ITT : surprisingly good villains

ITT : surprisingly good villains

Is that supposed to be the main antagonist of the game?
Looks like a generic mook.

Nane?

He was decent. They defintley should of spent more time devolping these characters this time around. Bun needs to hire some actual story board writers.

Ghaul

Moreso his backstory was cool he wasn't grr I'm evil because darkness

>surprisingly good
He literally says "We're not so different you and I"

He's far from good, where the fuck are your standards.

If I pulled that off would he die?

Cole McGrath

He's a big guy

>Literally screams "Noooo!" when he dies
>Both fucking times

His evil was unstoppable.

The topic is "surprisingly good". Ghaul's whole deal was that he was an exact foil of the Guardians and the Last City, outpacing the Darkness and ruin of his species by launching conquest and striking first against the Cabal's enemies. This is opposed to the Hive of the first game who's objective was kill-murder because we are evil.

Why does he wear the mask?

He wasn't exactly a "good" villain though, at least, they tried to give him some conflict of interest with the traveler and all that. He certainly has a great design and voice but a lot of his lines weren't too good.

>literally suffered throughout his life, was treated like shit, worked hard as fuck go get to where he was
>speaker admits he deserves the light too
>he gets it but never gets a ghost
>traveler kills him

Still makes me mad

It isn't his lines that are good but his motivations. He isn't some Hive bad guy that is killing shit because they are evil.

He explains how he was a run, supposed to be killed, but he rose up and now will save his people from the darkness by taking the travelers light

The only thing that held Ghaul back from the Light was the dude who kept manipulating/pushing Ghaul into doing this shit. Killing him in front of the Speaker/Traveler wasn't a good look either.

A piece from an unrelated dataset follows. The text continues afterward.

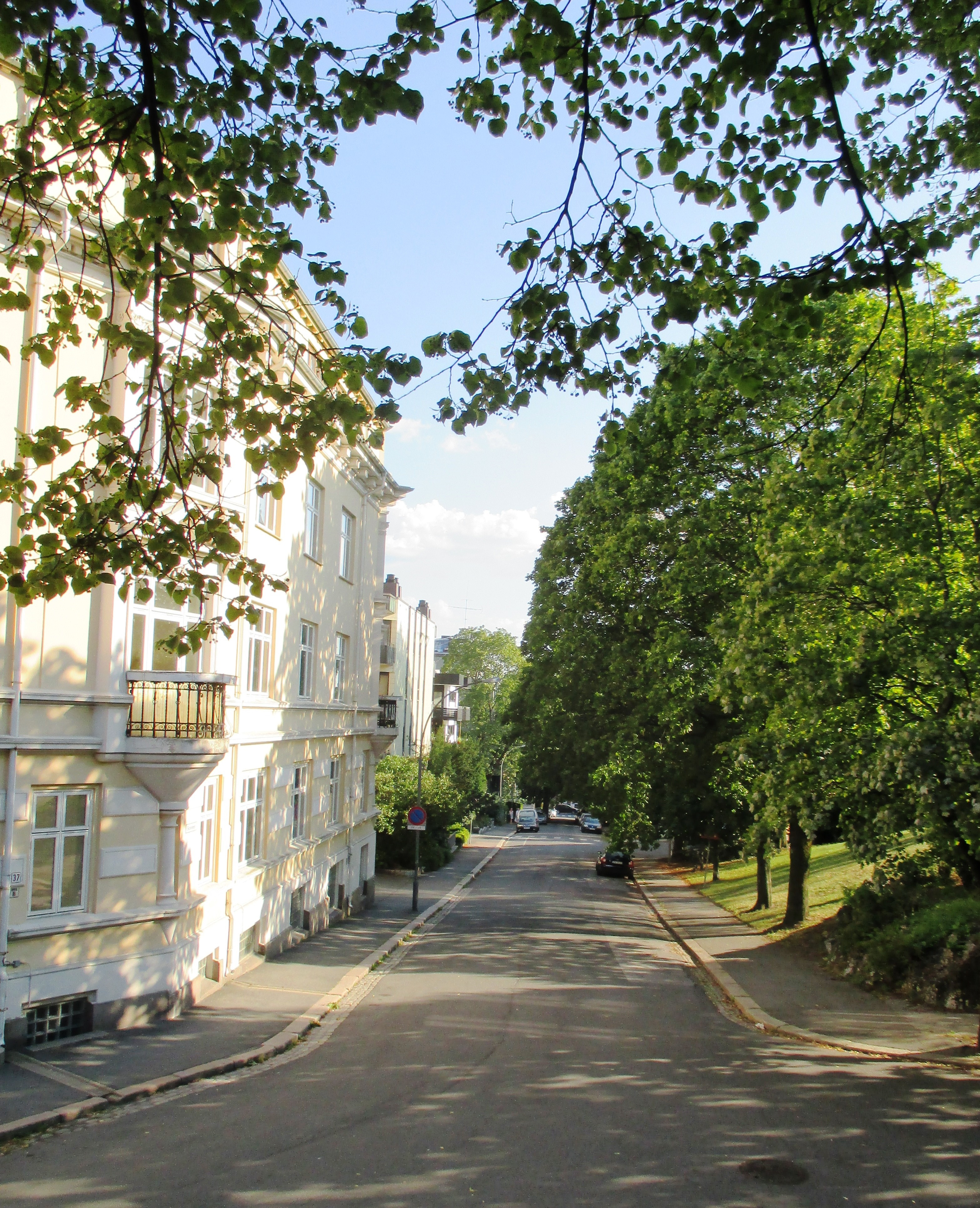 Øvre del av Skovveien opp mot baksiden av Uranienborg kirke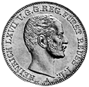 Hendrik LXVII

Real talk, if Ghaul just 'showed up' to The Tower instead of fucking shit up he probably would've been a Guardian.

Yeah that's all well and good but we really didn't get to SEE that in the game so much, at least, not that I can recall.

The Traveler was probably pissed off that Ghaul put it in a cage and killed so many of its pet humans.
>You want Light?
>Here you go faggot enjoy exploding

The Hive are cool, they're almost a tragic story. They were going to be genocided and took the only route they could to survive. Catch is, they either succeed in the bargain they made with the worms and doom themselves to an extinction level civil war after wiping out all other life in the universe or die trying. They traded one doom for another.

Am the only one who genuinely likes the evil antagonists more? Because they're more threatening and cannot be reasoned with. The whole concept of a sentient being doing evil by choice is pretty terrifying.

But it's silly.

The Traveler sounds like the real evil one.

And the Vex,Hive,Fallen and Cabal are the good guys

It's simple but done right it's cool. Someone is shitting on the Hive here but I think they fit the bill. Read the Books of Sorrow and I will think about the implications of the deal that they made with the worms.

>The touching story of a starry-eyed cabal who wants to be a Guardian, having worked hard to be strong after being rejected by his society for being a runt
>None of the Guardians trust him
>Even his Ghost doesn't trust him and hates being with him
>He saves the galaxy and becomes a hero anyway

I like villains that know they're evil and fucking love it

There was a slight part of me that was hoping he'd been given the light, (not through force) but the traveler seems so cut and dry and who it picks.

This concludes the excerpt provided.